Hi all,
I am new to edgeR and I would like to get some advice on constructing a design matrix for my RNA-seq data.
We have 24 subjects from 12 families and in this experiment we want to measure the difference between Disease and Healthy, adjusting for age/genetic differences (Family), as well as gender and/or sequencing lane bias (gender effect is stronger).
We have 7 gender-matched families while the other 5 families are not gender-matched.
In this case we are not interested in the effect of the disease on an individual family, but the average effect of the disease over 12 different families. And we are not interested in the gender differences on disease too.

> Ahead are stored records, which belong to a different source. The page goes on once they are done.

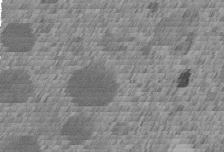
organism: C. elegans
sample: C. elegans embryo early stage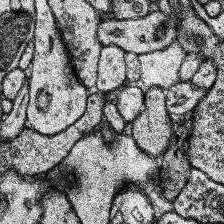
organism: Human
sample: Temporal Lobe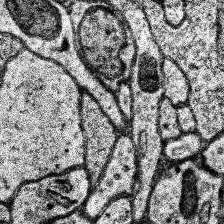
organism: Human
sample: Temporal Lobe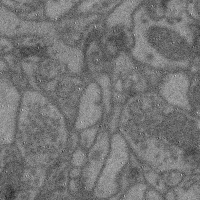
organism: Mouse
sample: Cerebral cortex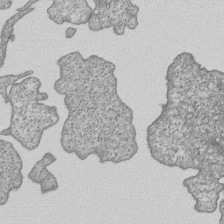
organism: Human
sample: MDA-MB-231 cells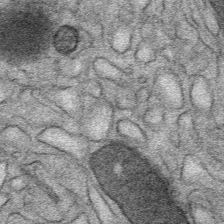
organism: Mouse
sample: Mouse Salivary gland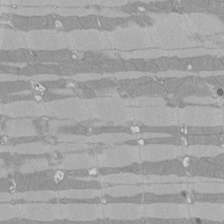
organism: Rat
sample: Left ventricle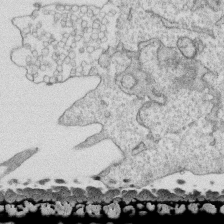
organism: Human
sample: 1205lu cells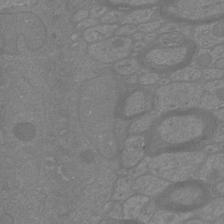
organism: Mouse
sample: Cortical neurons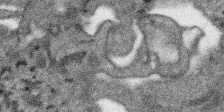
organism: Human
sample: Lung epithelial cells infected with SARS-CoV-2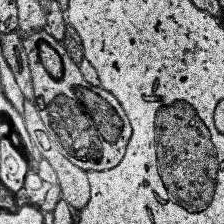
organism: Human
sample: Temporal Lobe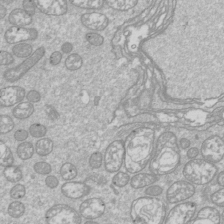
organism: Drosophila
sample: Cell division; meiosis; drosophila spermatocytes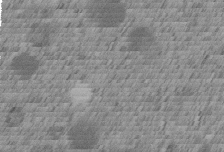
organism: C. elegans
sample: C. elegans embryo early stage

Donor Diagnosis Family Gender seqLane
1 Disease A Male Lane 1
2 Healthy A Male Lane 1
3 Disease B Male Lane 1
4 Healthy B Male Lane 1
5 Disease C Female Lane 1
6 Healthy C Female Lane 1
7 Disease D Male Lane 1
8 Healthy D Female Lane 1
9 Disease E Male Lane 2
10 Healthy E Male Lane 2
11 Disease F Male Lane 2
12 Healthy F Male Lane 2
13 Disease G Female Lane 2
14 Healthy G Female Lane 2
15 Disease H Male Lane 2
16 Healthy H Female Lane 2
17 Disease I Male Lane 3
18 Healthy I Male Lane 3
19 Disease J Male Lane 3
20 Healthy J Female Lane 3
21 Disease K Male Lane 3
22 Healthy K Female Lane 3
23 Disease L Male Lane 3
24 Healthy L Female Lane 3
- I am having trouble setting up the right design matrix for this analysis,
design <- model.matrix(~0 + Family + Family:Diagnosis + Gender + seqLane)

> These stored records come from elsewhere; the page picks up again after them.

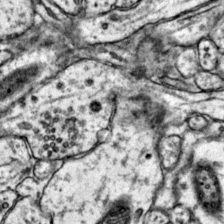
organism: Mouse
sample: Primary visual cortex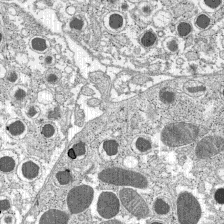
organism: C57BL Mouse
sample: Pancreatic islet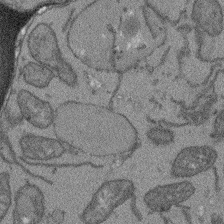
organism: Arabidopsis thaliana
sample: Root tip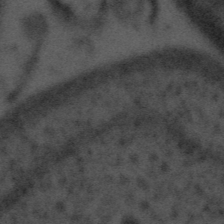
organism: Tuwongella immobilis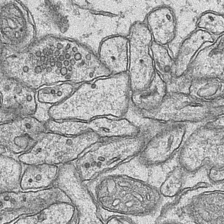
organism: Mouse
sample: CA1 Hippocampus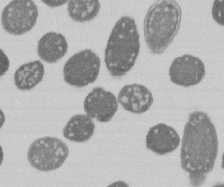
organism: E. coli
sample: Bacterial nucleoid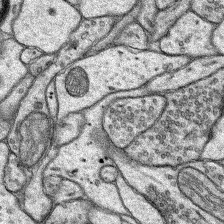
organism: Rat
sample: Hippocampus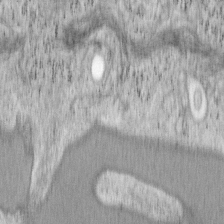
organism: Human
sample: HeLa cells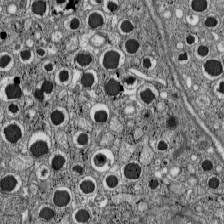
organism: C57BL Mouse
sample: Pancreatic islet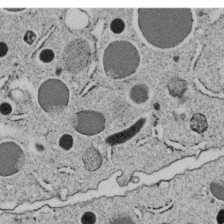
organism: C. elegans
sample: C. elegans embryo early stage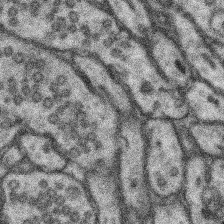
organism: Mouse
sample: Somatosensory cortex neuropil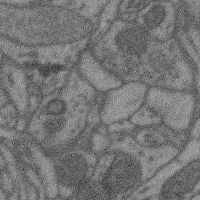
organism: Mouse
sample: Cerebral cortex

Is this formula close to what I am trying to achieve?
- If I needed to use RUVg (with empirical control genes) to remove effects from unwanted variables before DE analysis (where effects from gender/seq bias are stronger than disease), do I include just the covariates of interest - Diagnosis, Family and factors computed by RUVg (W_1) as following,
design <- model.matrix(~0 + Diagnosis + Family + W_1)
Any opinions are greatly appreciated. Thanks for your time!
I know that's a valid design, but can you really model family well with only two members in each family, when they also differ in diagnosis?
It's a paired comparison, equivalent to a paired t-test. The fact the two members of each family differ in diagnosis is the whole reason why the paired comparison works. The family effects are completely removed, not modeled.
Hi Gordon,
Thanks for your advice it is very helpful.
If we were able to sequence another two gender-unmatched families (with both females with Disease and males are Healthy), assuming sequencing batch effect is accounted for in that scenario - do you think that would help control for the gender confounder in this study?
Yes, it would help somewhat. The strategy I suggested (remove sex-linked genes) should work reasonably well regardless of whether you sequence more samples or not, providing that the disease itself is not strongly sex-linked.
Hi Gordon,
It is not a sex-linked condition though a few literature has reported a slight difference in incidence between males and females. I will proceed to remove the sex-linked genes from the analysis as you suggested. Thanks for your input!